I have extracted some data from PDFs and the way the PDF is structured, the extractor cannot recognize the two separate datapoints. How do I split this column into two separate ones? Example data:
10,570.00Installment
3,241.00 Final Premium Audit
556.00Refund: Final Audit
5,118.00Installment
5,596.00Transfer
5,756.00Installment
for the numbers try this…remaining would be the remaining string
System.Text.RegularExpressions.Regex.Matches(str,"[\d,.]+")
Use a loop and set type argument to System.Text.RegularExpressions.Regex.Match and use item.value to get each value
For getting second values
System.Text.RegularExpressions.Regex.Replace(str,"[\d,.]+","").Split({Environment.NewLine},StringSplitOptions.RemoveEmptyEntries)

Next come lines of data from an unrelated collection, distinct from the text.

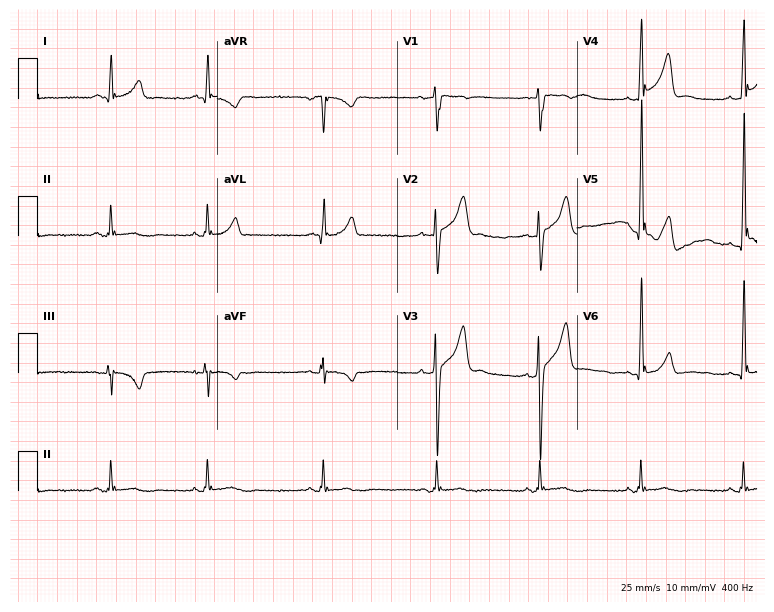
Standard 12-lead ECG recorded from a 34-year-old male (7.3-second recording at 400 Hz). None of these six findings is recorded: first-degree AV block, right bundle branch block (RBBB), left bundle branch block (LBBB), sinus bradycardia, atrial fibrillation (AF), sinus tachycardia.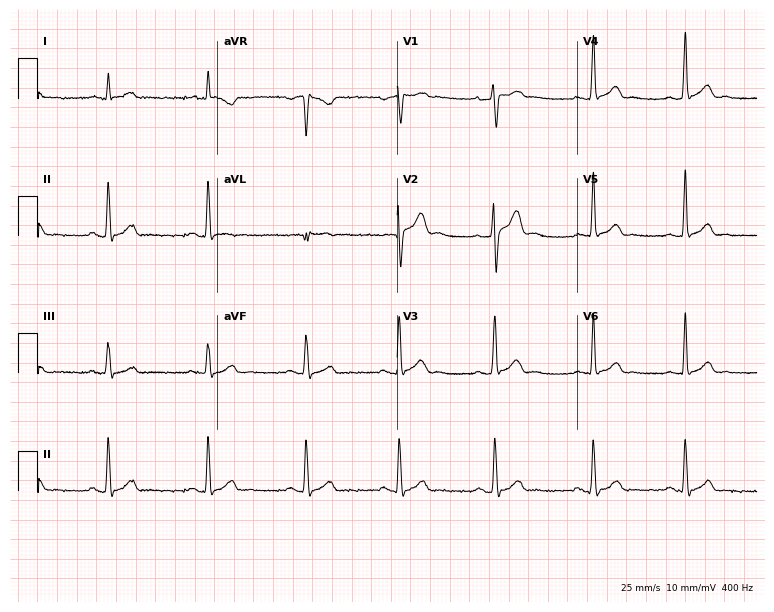
Resting 12-lead electrocardiogram. Patient: a 28-year-old man. Read as a normal ECG.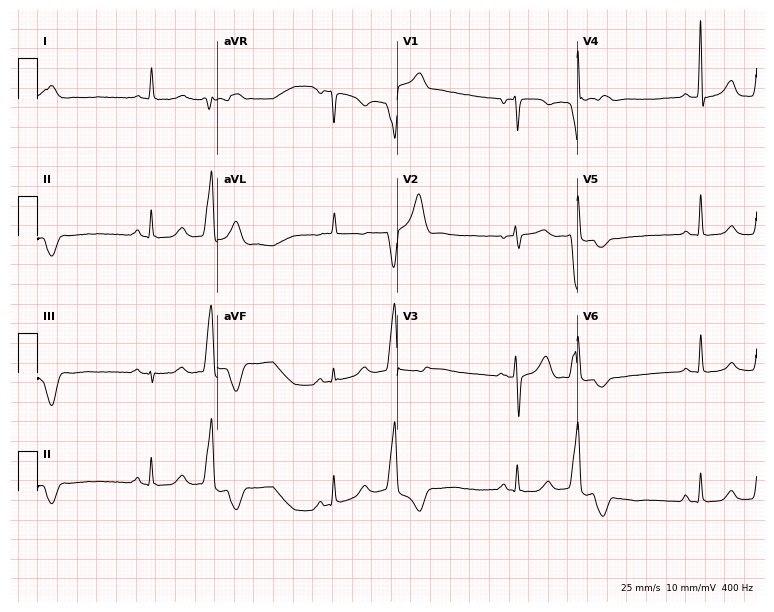
ECG — a 70-year-old male patient. Screened for six findings — first-degree AV block, right bundle branch block, left bundle branch block, sinus bradycardia, atrial fibrillation, sinus tachycardia — none is recorded.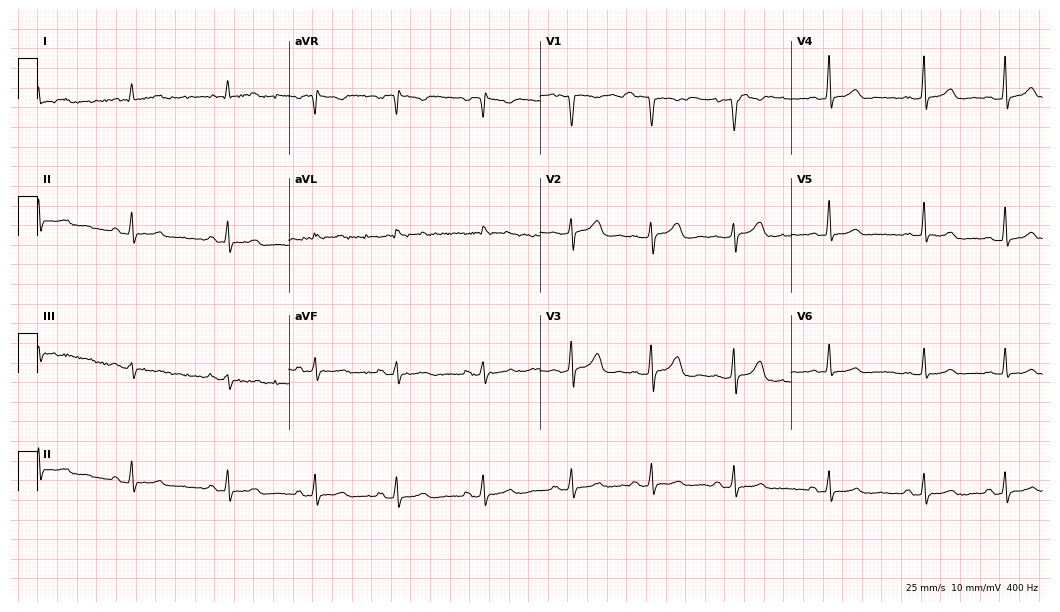
Resting 12-lead electrocardiogram (10.2-second recording at 400 Hz). Patient: a female, 34 years old. Read as a normal ECG.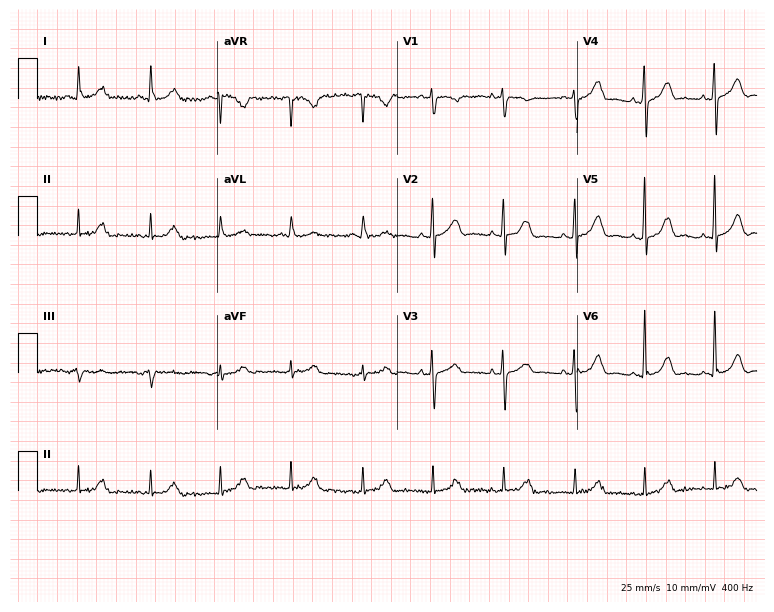
Standard 12-lead ECG recorded from an 80-year-old female patient (7.3-second recording at 400 Hz). Read as a normal ECG.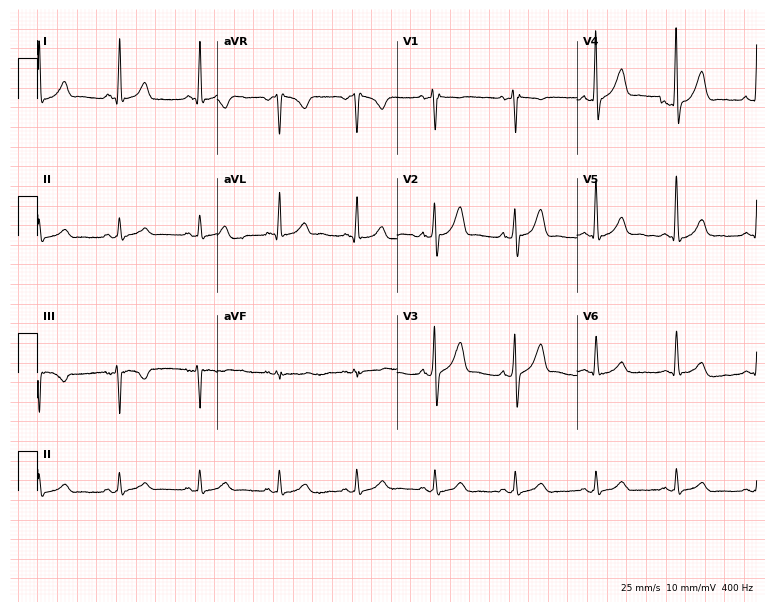
ECG — a 46-year-old male. Labelled as a normal ECG.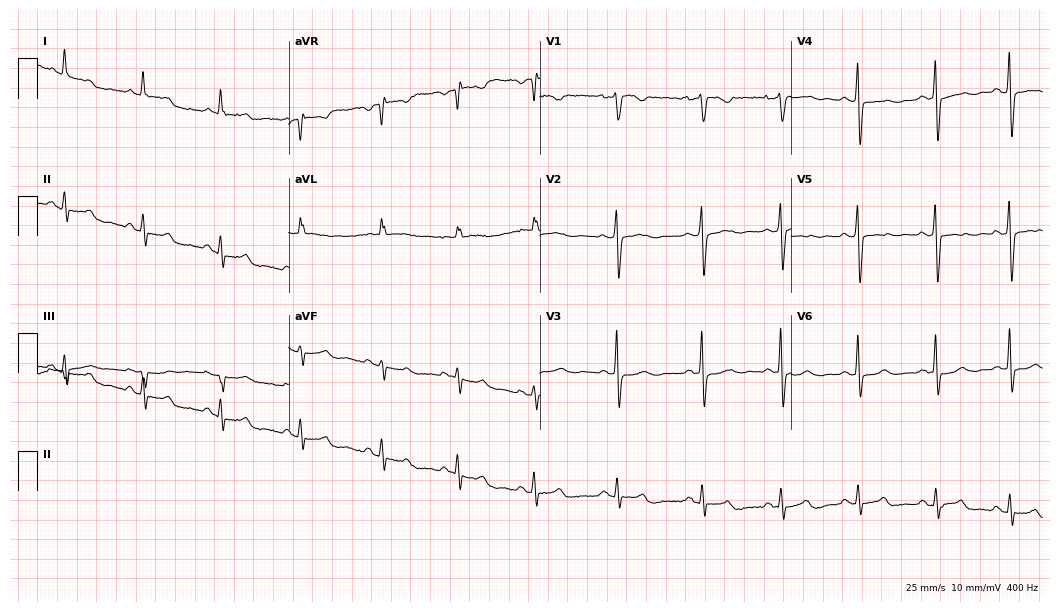
Standard 12-lead ECG recorded from a female patient, 46 years old (10.2-second recording at 400 Hz). None of these six findings is recorded: first-degree AV block, right bundle branch block, left bundle branch block, sinus bradycardia, atrial fibrillation, sinus tachycardia. Findings outside these six are not listed.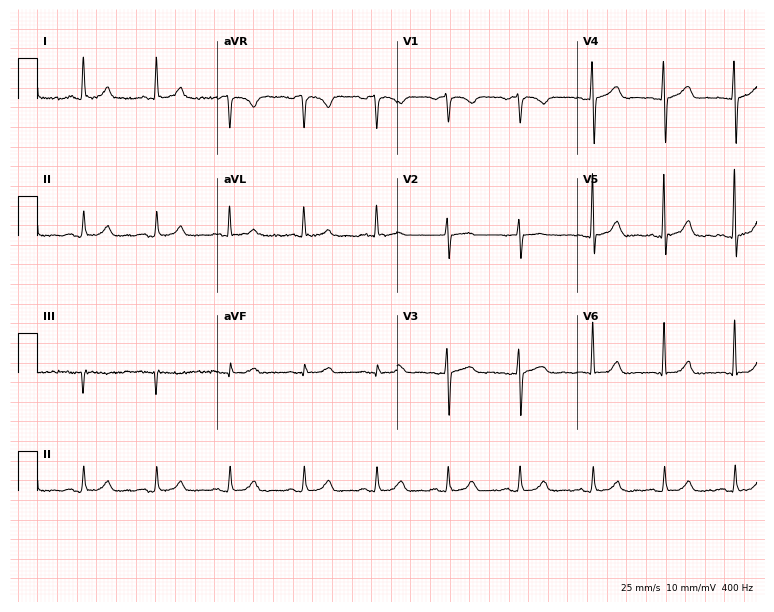
Resting 12-lead electrocardiogram. Patient: a 79-year-old male. None of these six findings is recorded: first-degree AV block, right bundle branch block, left bundle branch block, sinus bradycardia, atrial fibrillation, sinus tachycardia.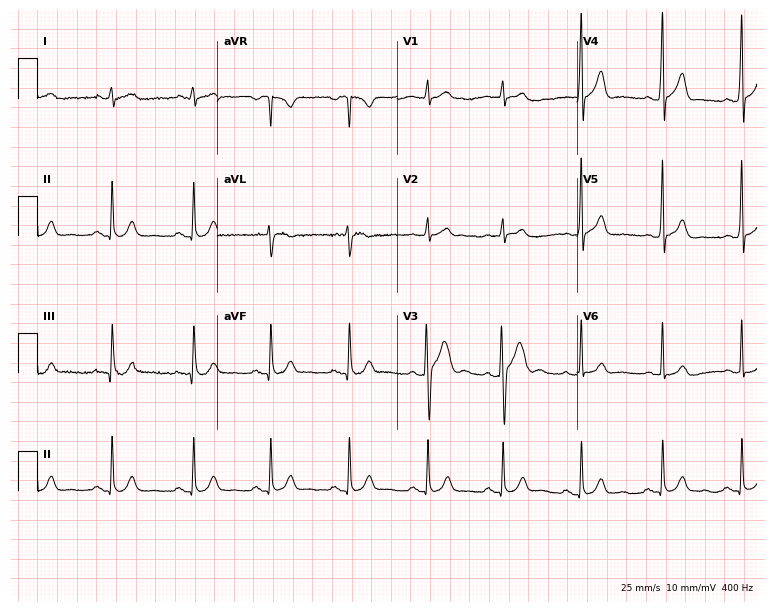
Electrocardiogram, a man, 26 years old. Overall reading on record: normal ECG.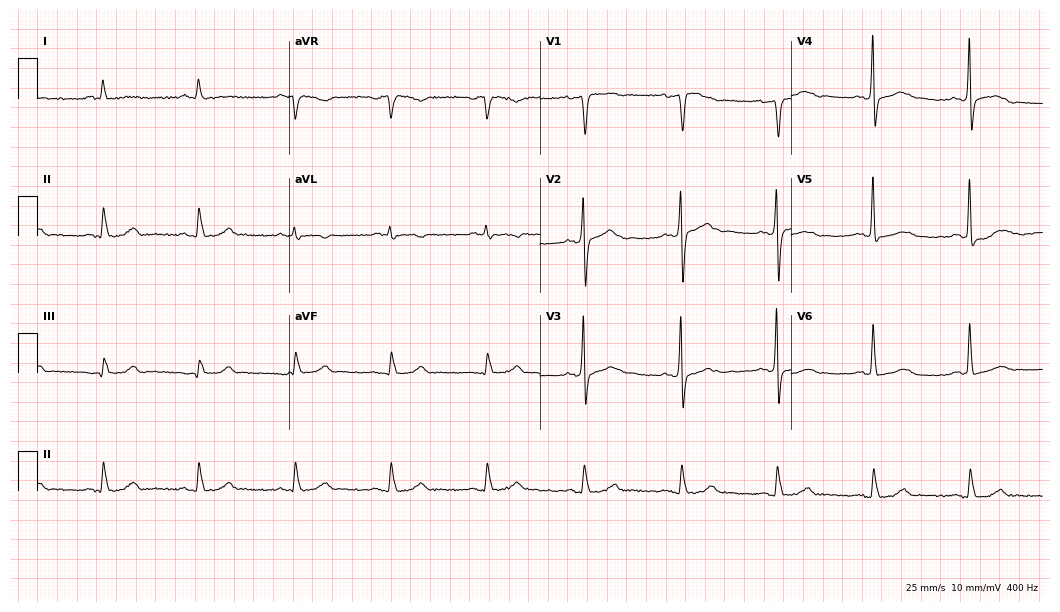
12-lead ECG from a male, 69 years old. Screened for six findings — first-degree AV block, right bundle branch block, left bundle branch block, sinus bradycardia, atrial fibrillation, sinus tachycardia — none is recorded. Findings outside these six are not listed.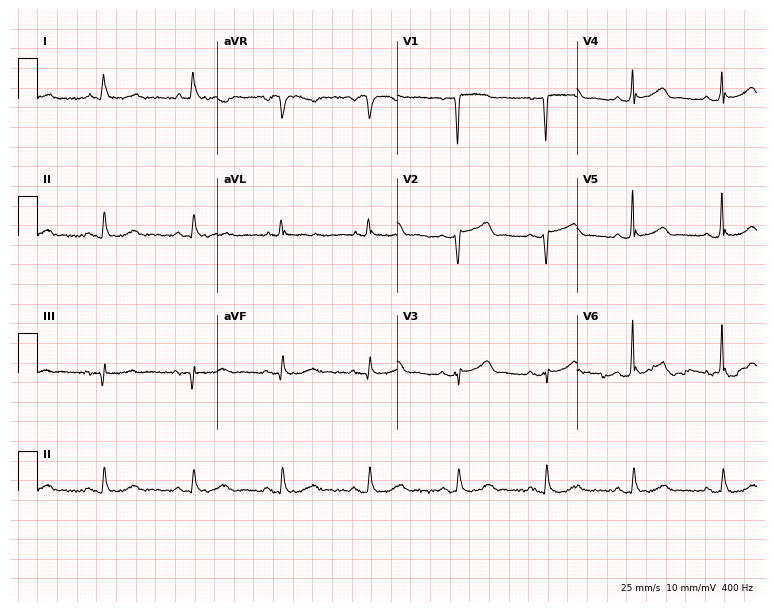
12-lead ECG from a 49-year-old female (7.3-second recording at 400 Hz). Recorded interpretation: within normal limits.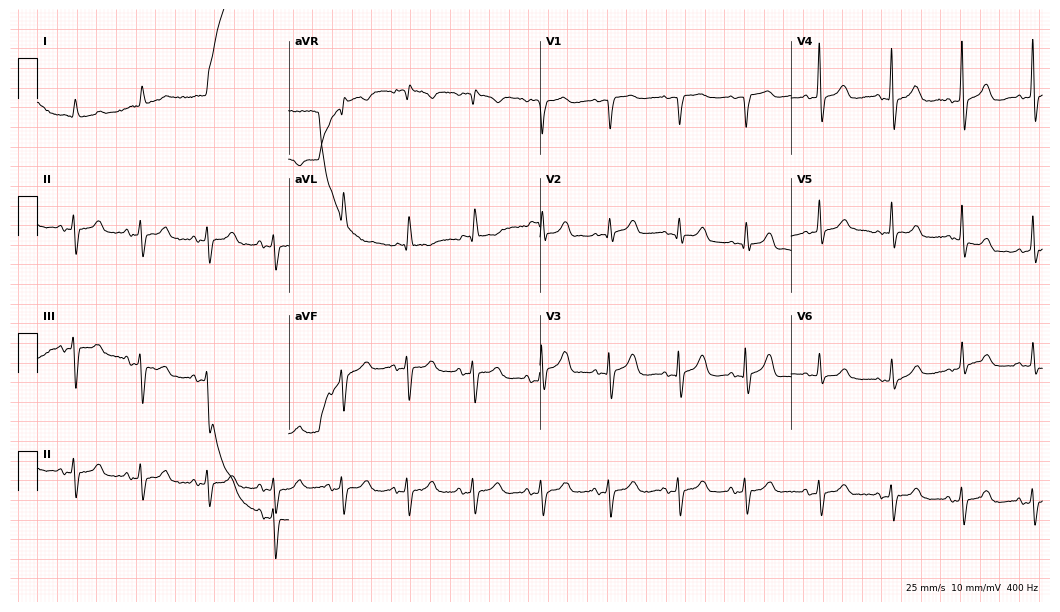
Electrocardiogram (10.2-second recording at 400 Hz), a female patient, 84 years old. Overall reading on record: normal ECG.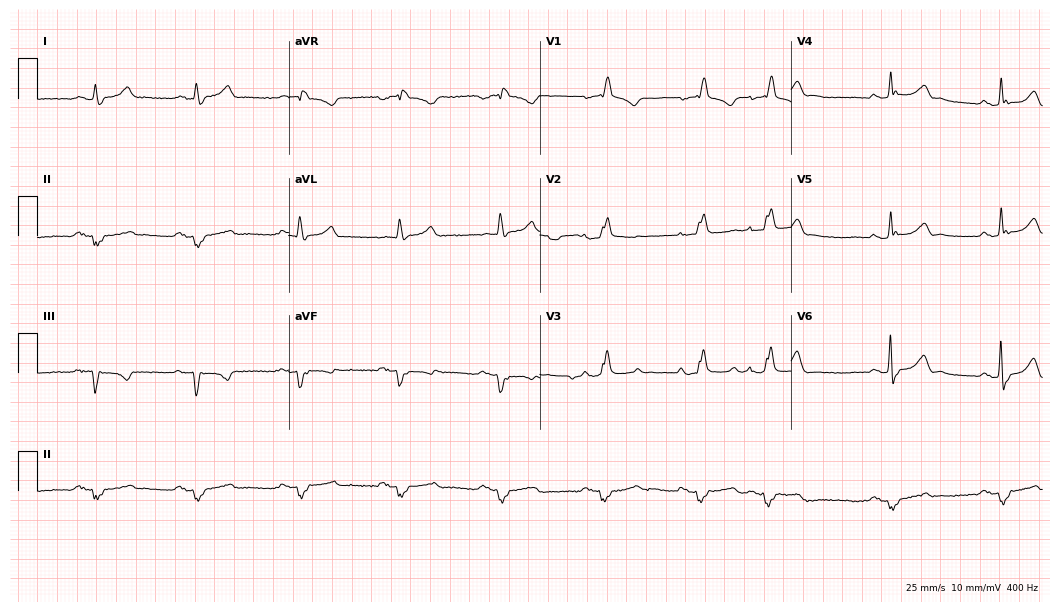
Resting 12-lead electrocardiogram. Patient: a man, 70 years old. None of these six findings is recorded: first-degree AV block, right bundle branch block (RBBB), left bundle branch block (LBBB), sinus bradycardia, atrial fibrillation (AF), sinus tachycardia. Findings outside these six are not listed.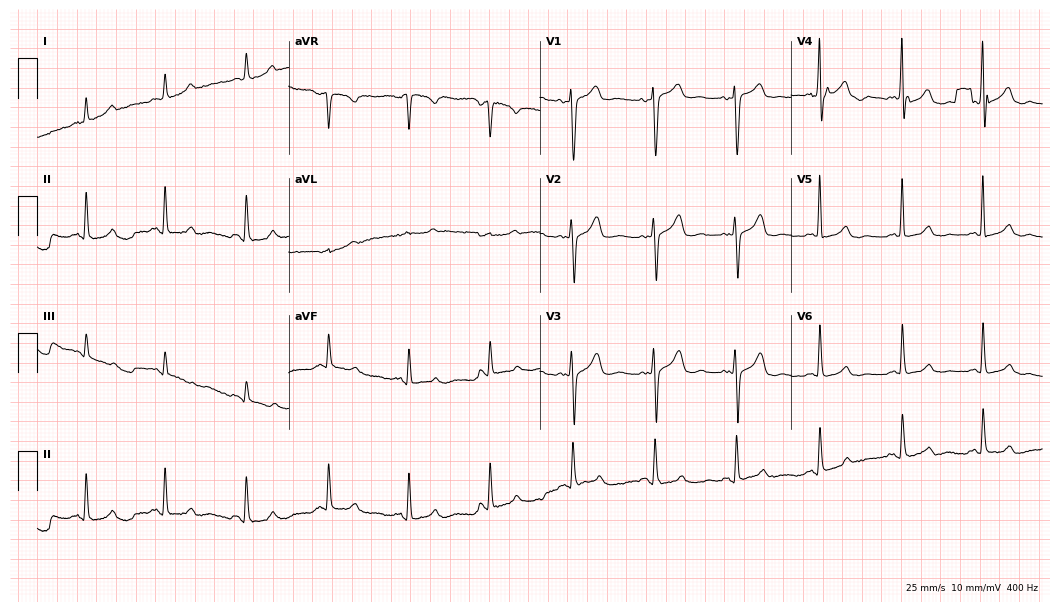
12-lead ECG (10.2-second recording at 400 Hz) from a 61-year-old woman. Screened for six findings — first-degree AV block, right bundle branch block (RBBB), left bundle branch block (LBBB), sinus bradycardia, atrial fibrillation (AF), sinus tachycardia — none is recorded. Only these six findings were labelled.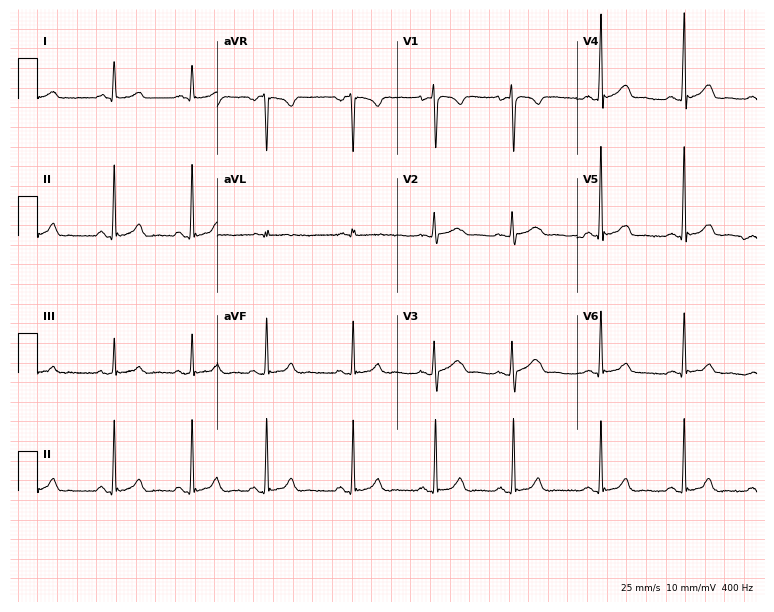
Standard 12-lead ECG recorded from a 19-year-old female patient (7.3-second recording at 400 Hz). Read as a normal ECG.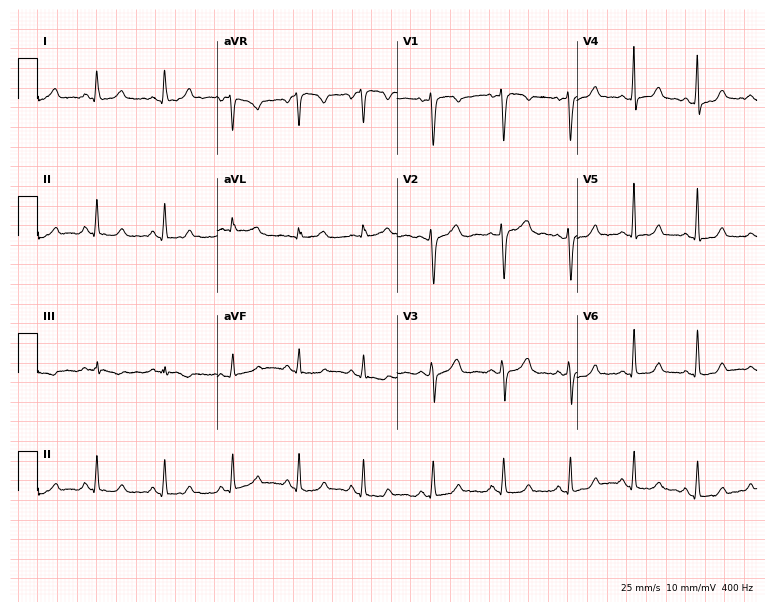
Standard 12-lead ECG recorded from a woman, 38 years old. Read as a normal ECG.

This will give you array of remaining values
cheers
Hi
You can split it with this expression:
Regex.Split("10,570.00Installment","(?<=\d)(?= ?[A-Za-z])")
Regards,
Konrad
A typical work receip is like:
Use a regex as described by @Anil_G
Use the pattern within a regex.Replace and insert a delimeter char after the match e.g.
then feed this marked string to generate DataTable activity and configure the parsing (or use a LINQ against a prepared DataTable)
Outcome: Datatable with 2 cols
@ppr @Anil_G these fields are in a table that has other columns as well. Could you please attach a workflow so I can visualize this solution and mark it solved please?
If that is the case then add a column to the datatable.(Numbervalues columnname)
then use for each row in datatable…
inside for use two assigns
currentrow("Numbervalues columnname ") = System.Text.RegularExpressions.Regex.Match(currentrow("CombinedColumnName").ToString,"[\d,.]+").Value
currentrow("CombinedColumnName") = System.Text.RegularExpressions.Regex.Replace(currentrow("Combinedcolumnname ").ToString,"[\d,.]+","")
First will give the number second will give the next part in another column
Hope this helps
Cheers
@Anil_G can you attach a sample workflow? I am having trouble. Thanks!
This topic was automatically closed 3 days after the last reply. New replies are no longer allowed.